Required action -
Print the whole listing again exactly as it stands, leaving out any images.

Collected material -
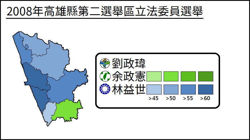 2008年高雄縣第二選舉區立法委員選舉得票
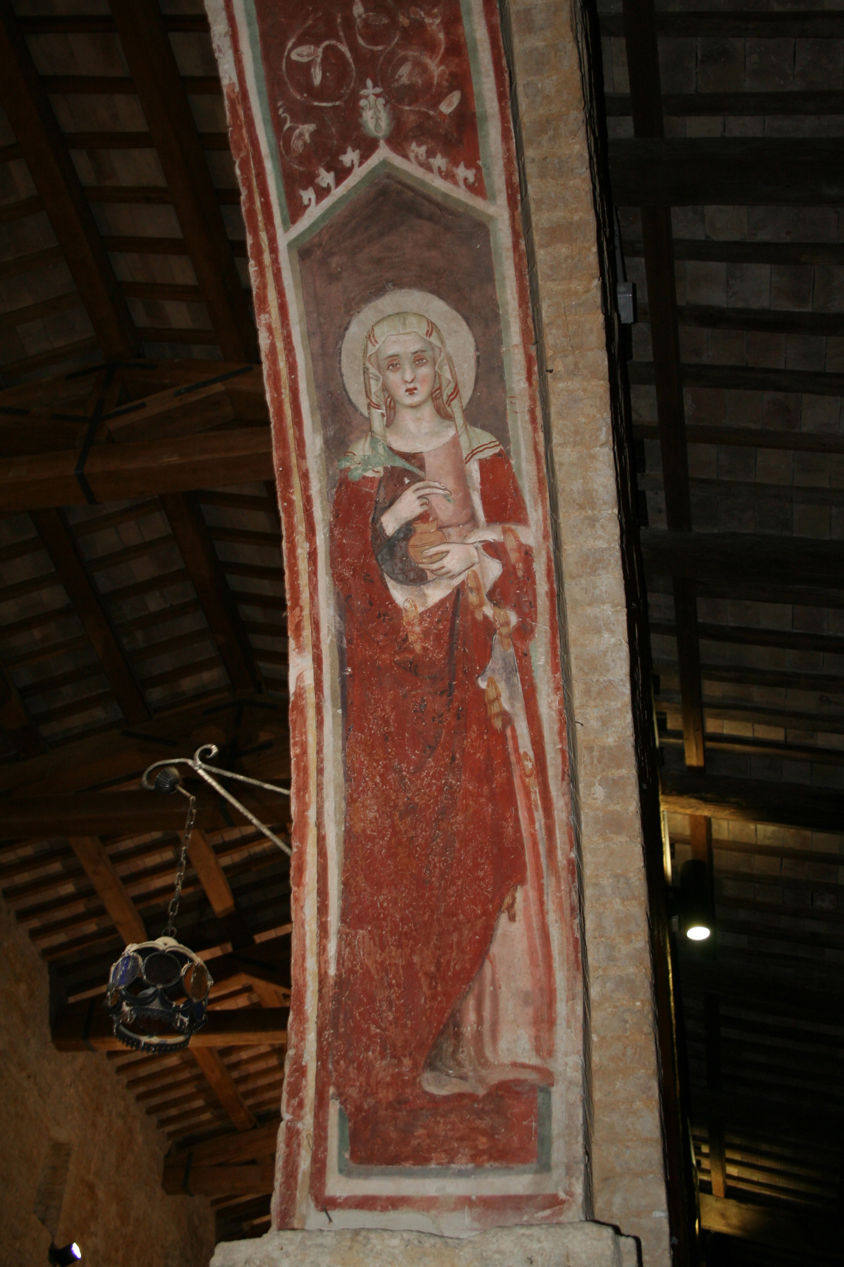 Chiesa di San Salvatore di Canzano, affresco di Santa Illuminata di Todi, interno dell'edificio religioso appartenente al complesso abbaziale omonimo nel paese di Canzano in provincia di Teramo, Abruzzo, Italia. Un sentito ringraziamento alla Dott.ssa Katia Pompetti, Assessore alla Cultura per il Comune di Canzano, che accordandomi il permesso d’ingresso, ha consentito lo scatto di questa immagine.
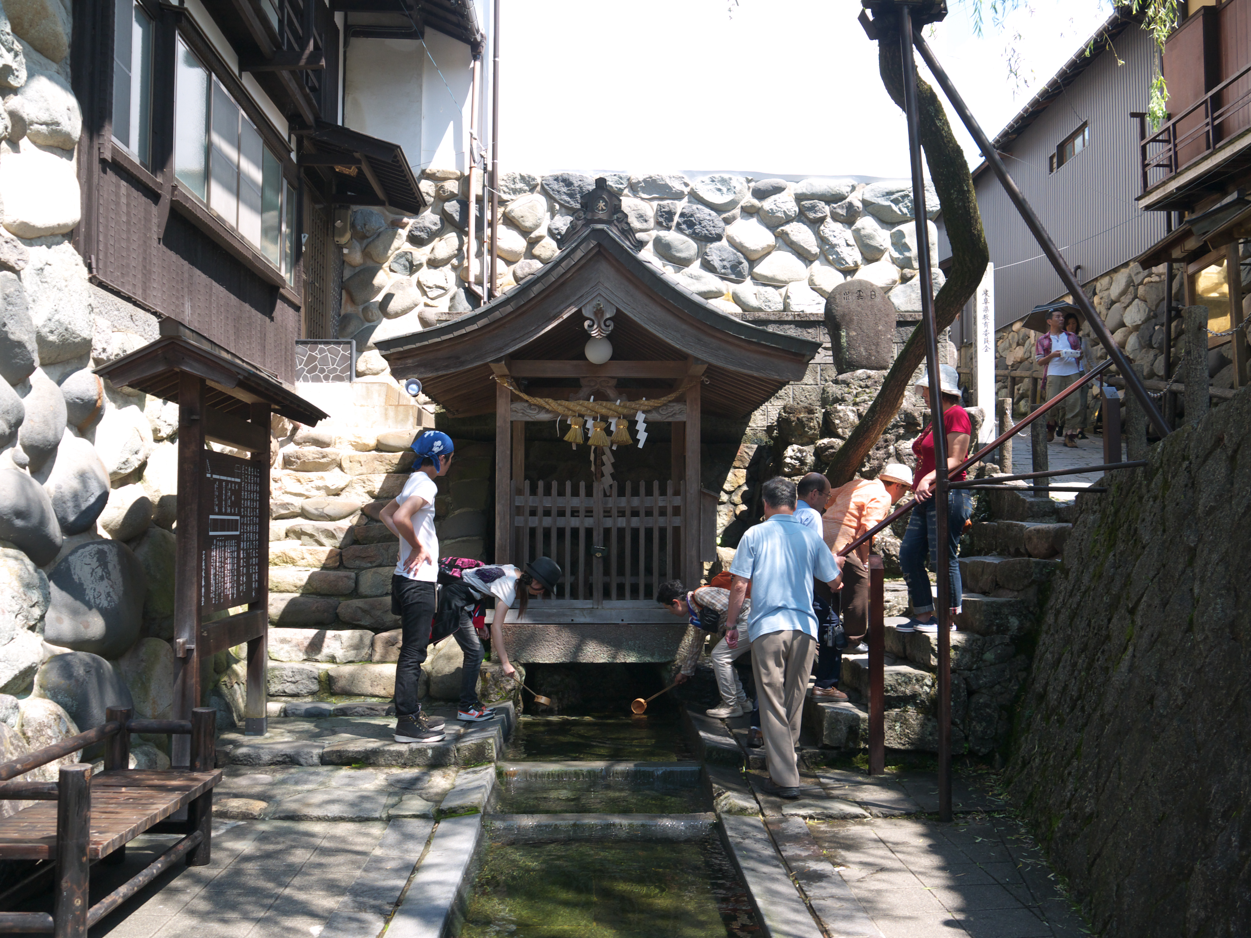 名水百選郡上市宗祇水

Exercise solution -
 2008年高雄縣第二選舉區立法委員選舉得票
 Chiesa di San Salvatore di Canzano, affresco di Santa Illuminata di Todi, interno dell'edificio religioso appartenente al complesso abbaziale omonimo nel paese di Canzano in provincia di Teramo, Abruzzo, Italia. Un sentito ringraziamento alla Dott.ssa Katia Pompetti, Assessore alla Cultura per il Comune di Canzano, che accordandomi il permesso d’ingresso, ha consentito lo scatto di questa immagine.
 名水百選郡上市宗祇水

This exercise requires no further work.